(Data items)
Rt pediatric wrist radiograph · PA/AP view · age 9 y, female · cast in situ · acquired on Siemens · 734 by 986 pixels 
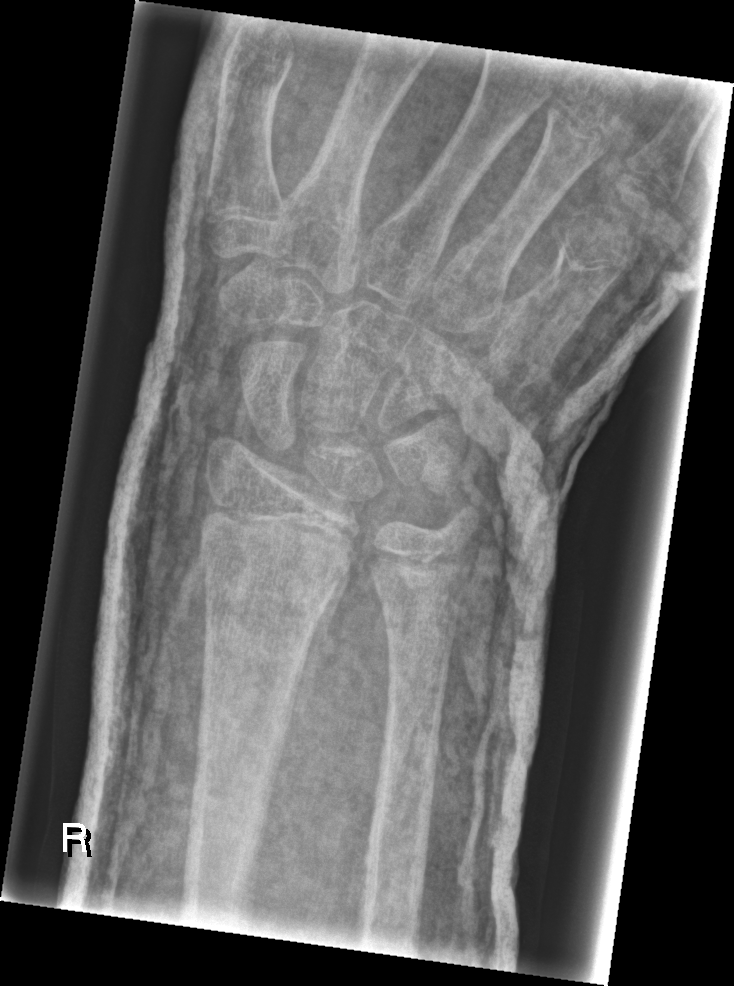 Fracture = present but not clearly seen in this view
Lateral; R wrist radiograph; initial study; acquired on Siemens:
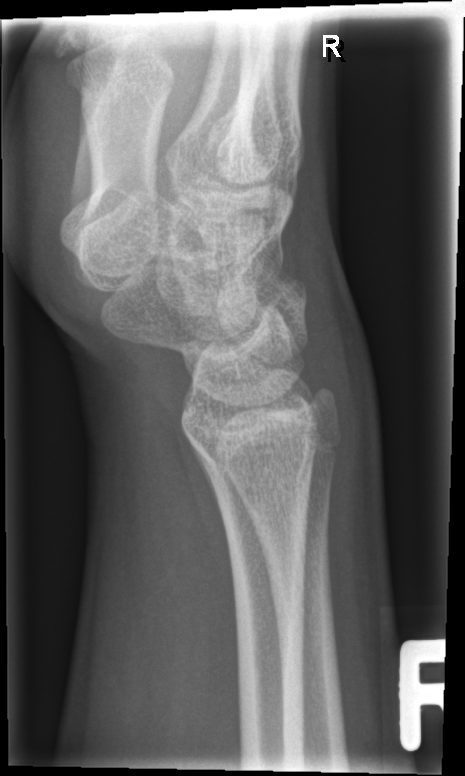
Q: Fracture present?
A: No fracture annotation
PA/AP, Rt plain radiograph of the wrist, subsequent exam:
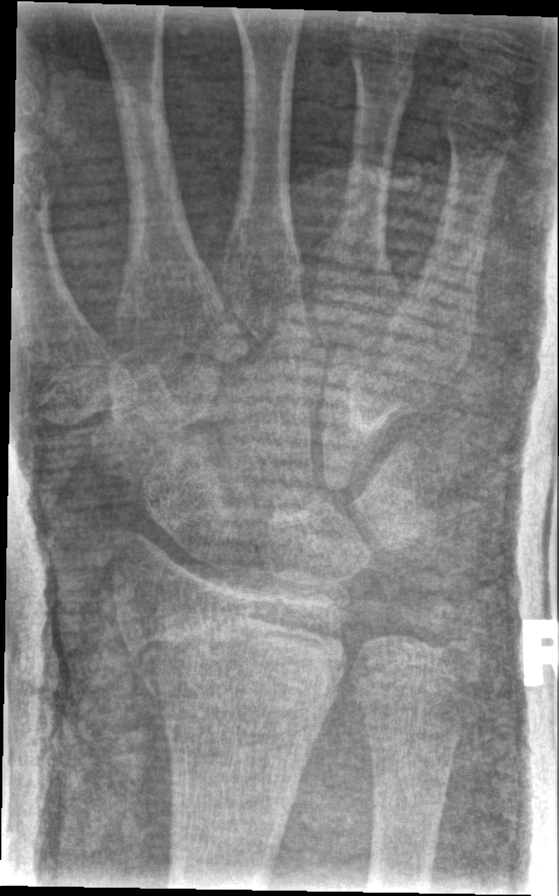 FINDINGS — (pixel coordinates, top-left origin, xyxy) Bone fracture: [x1=116, y1=594, x2=354, y2=710]; [x1=415, y1=593, x2=489, y2=671].
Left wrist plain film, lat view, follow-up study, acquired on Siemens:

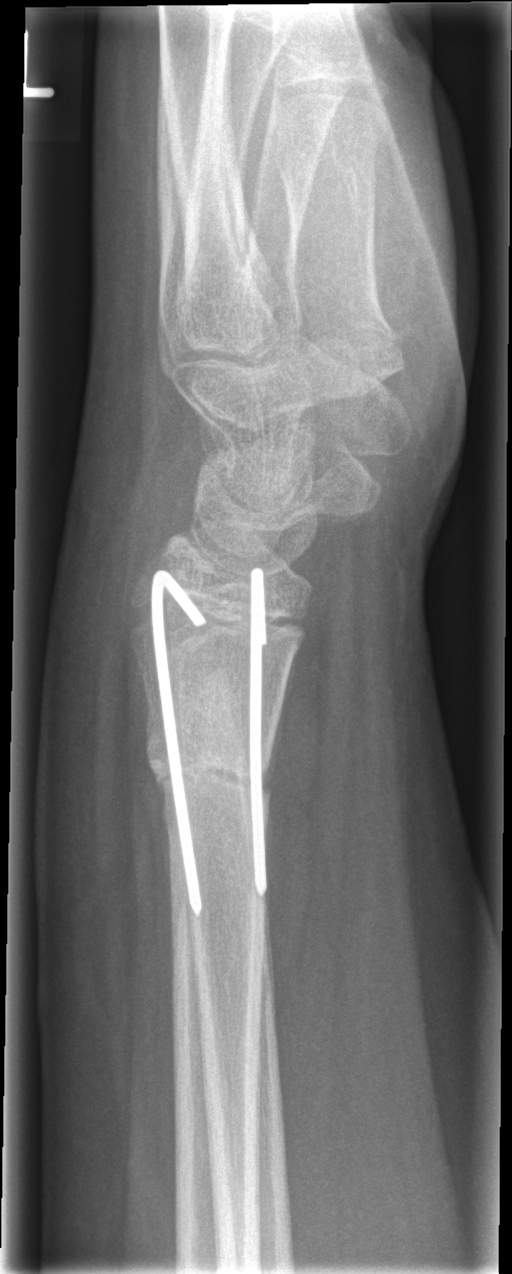 - Bounding boxes in image-pixel xyxy.
- Bone fracture identified at [x1=141, y1=667, x2=277, y2=830].
- Fracture classified AO/OTA 23-M/3.1; 23u-E/7.
- Metallic implant identified at [x1=153, y1=573, x2=209, y2=917] [x1=247, y1=568, x2=269, y2=898].
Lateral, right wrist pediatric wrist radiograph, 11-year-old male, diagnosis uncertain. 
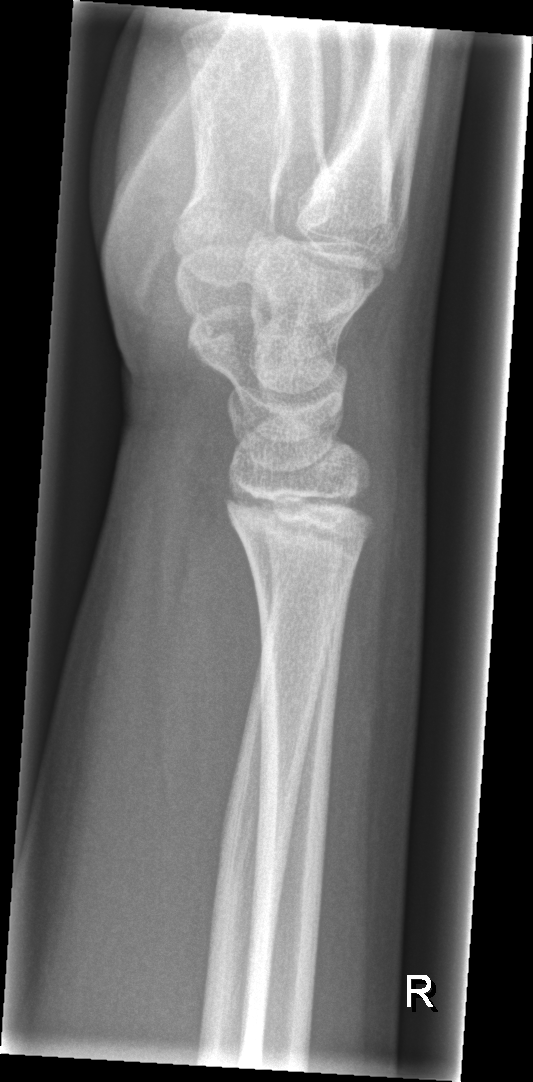 Coordinates are [x1, y1, x2, y2] in image pixels. Positive pronator fat-pad sign — (left=169, top=495, right=268, bottom=835). No fracture annotation.
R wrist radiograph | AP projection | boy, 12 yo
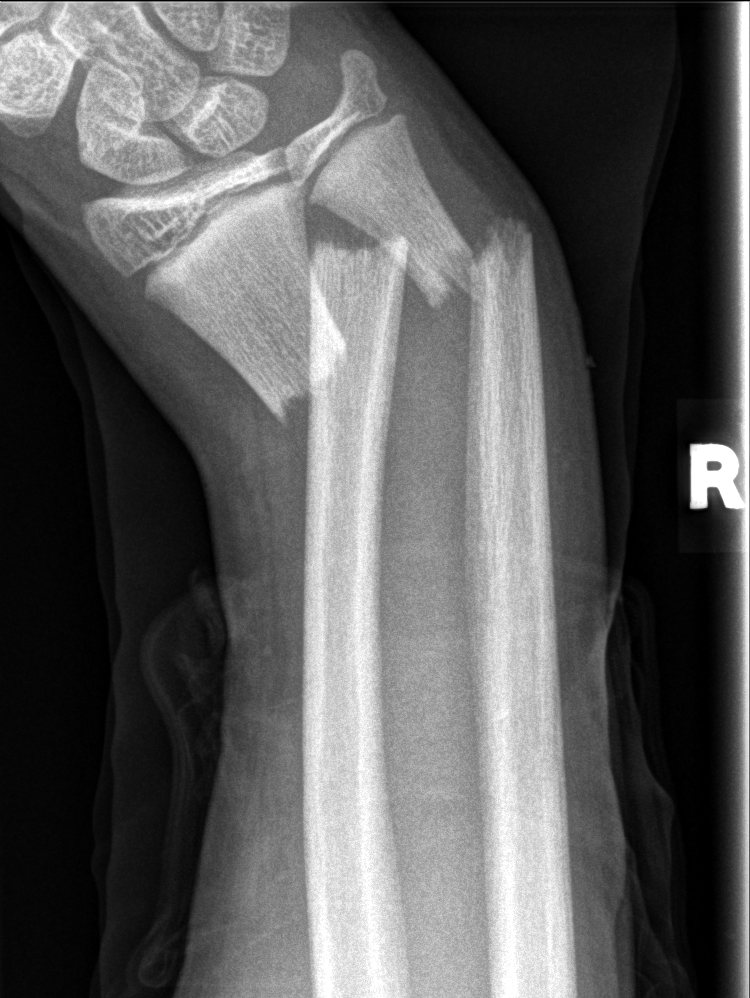 Fracture: bbox(262, 222, 415, 439); bbox(420, 206, 538, 324).
AO code 23-M/3.1.
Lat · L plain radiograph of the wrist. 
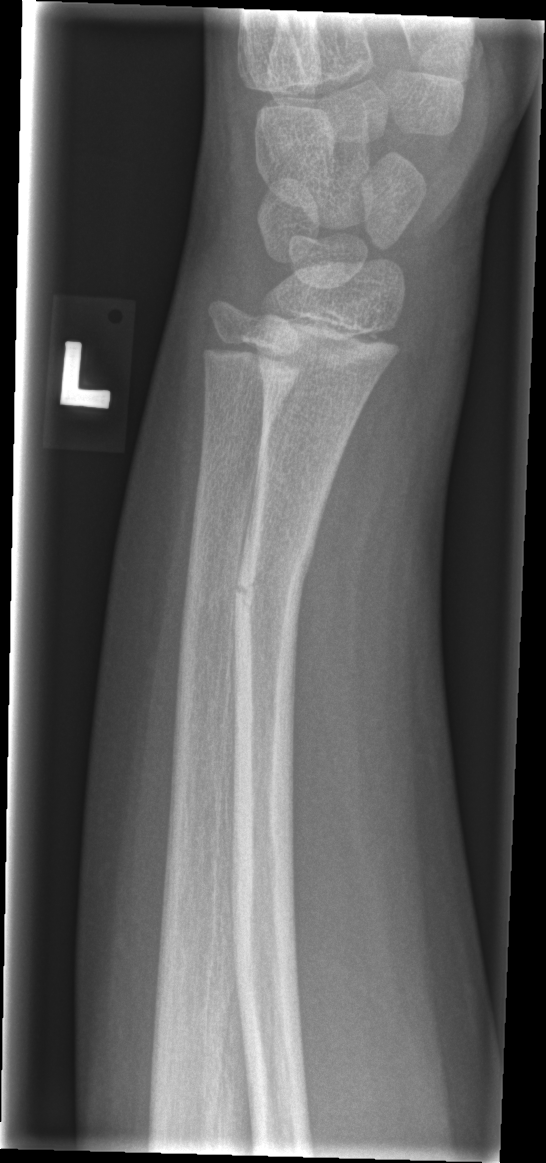

FINDINGS — Fracture classified AO/OTA 22r-D/2.1. Fracture — (230, 552, 309, 634).
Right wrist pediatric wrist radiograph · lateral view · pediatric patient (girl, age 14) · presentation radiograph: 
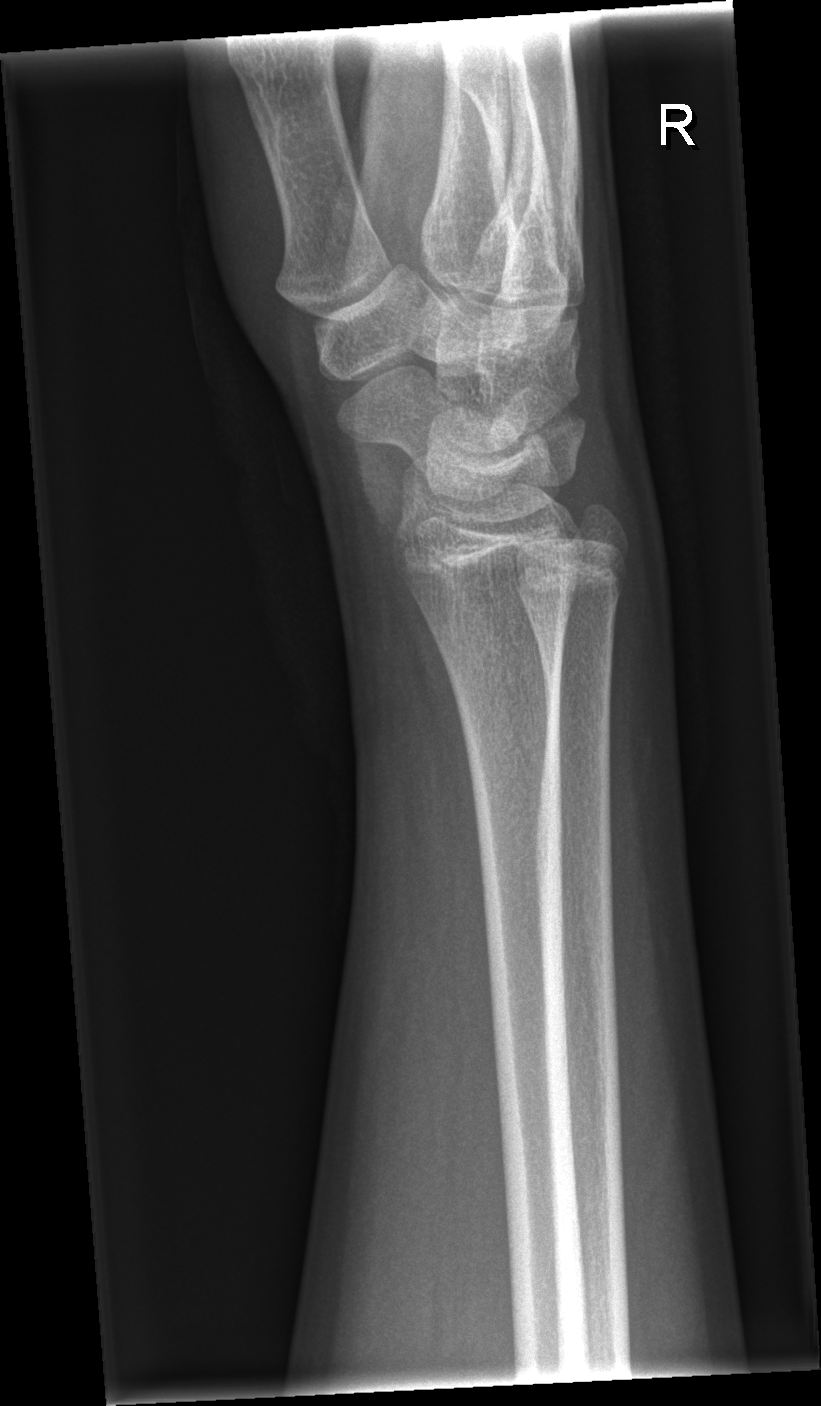

Findings: No fracture bounding box.
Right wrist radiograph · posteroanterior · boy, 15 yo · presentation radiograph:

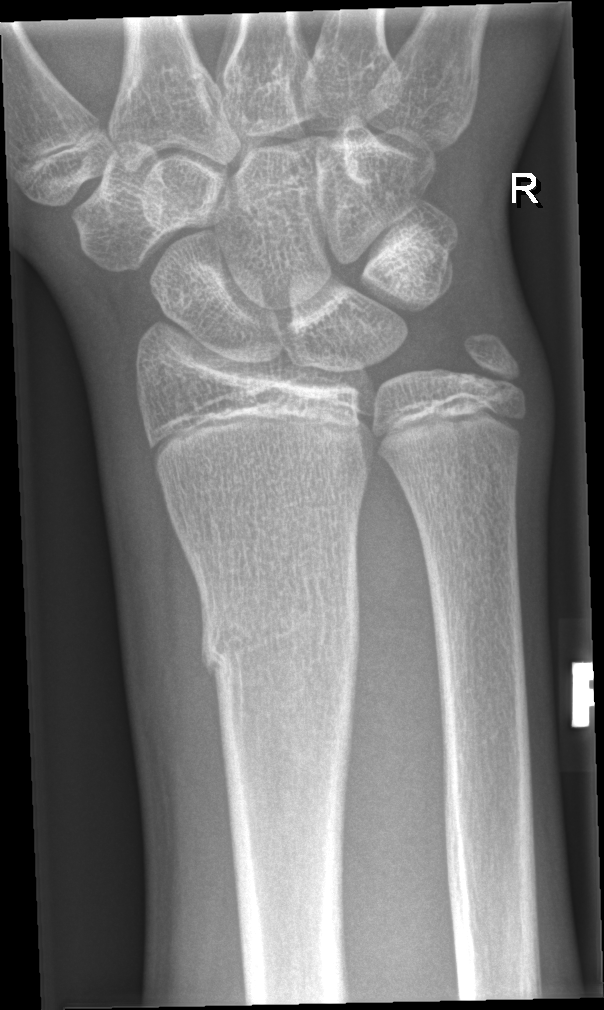 Coordinates are [x1, y1, x2, y2] in image pixels. Fx identified at 198,590,363,685 | 455,324,528,402.
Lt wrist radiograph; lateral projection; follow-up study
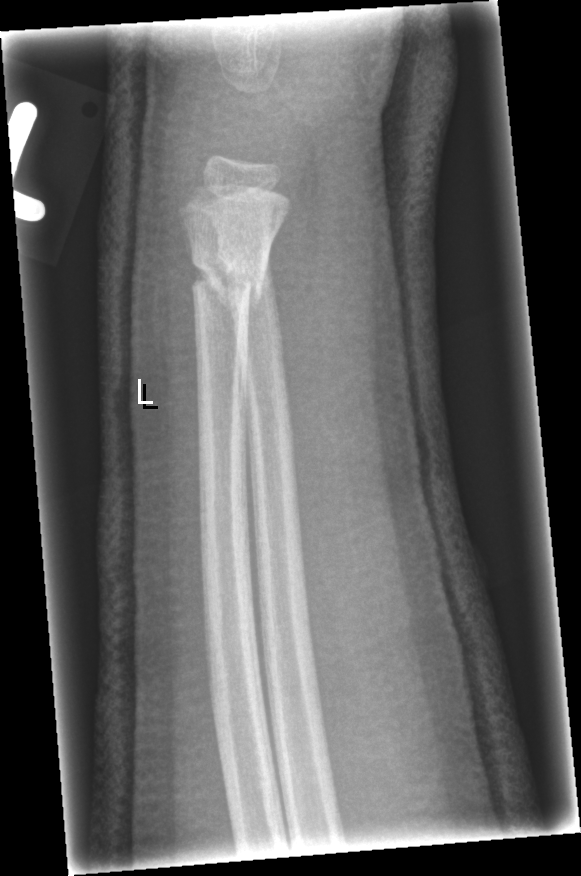
{
  "_coords": "bounding boxes in image-pixel xyxy",
  "ao": "23r-M/3.1; 23u-M/2.1",
  "fracture": "(left=186, top=245, right=268, bottom=313)"
}

**YOUR INSTRUCTIONS**
Leaving each picture behind, please give again exactly the lines above from the one with "Q: Fracture present?" through the one with "- Fracture classified", both included, and no others.

**EXPECTED OUTPUT**
Q: Fracture present?
A: No fracture annotation
PA/AP, Rt plain radiograph of the wrist, subsequent exam:
 FINDINGS — (pixel coordinates, top-left origin, xyxy) Bone fracture: [x1=116, y1=594, x2=354, y2=710]; [x1=415, y1=593, x2=489, y2=671].
Left wrist plain film, lat view, follow-up study, acquired on Siemens:

 - Bounding boxes in image-pixel xyxy.
- Bone fracture identified at [x1=141, y1=667, x2=277, y2=830].
- Fracture classified AO/OTA 23-M/3.1; 23u-E/7.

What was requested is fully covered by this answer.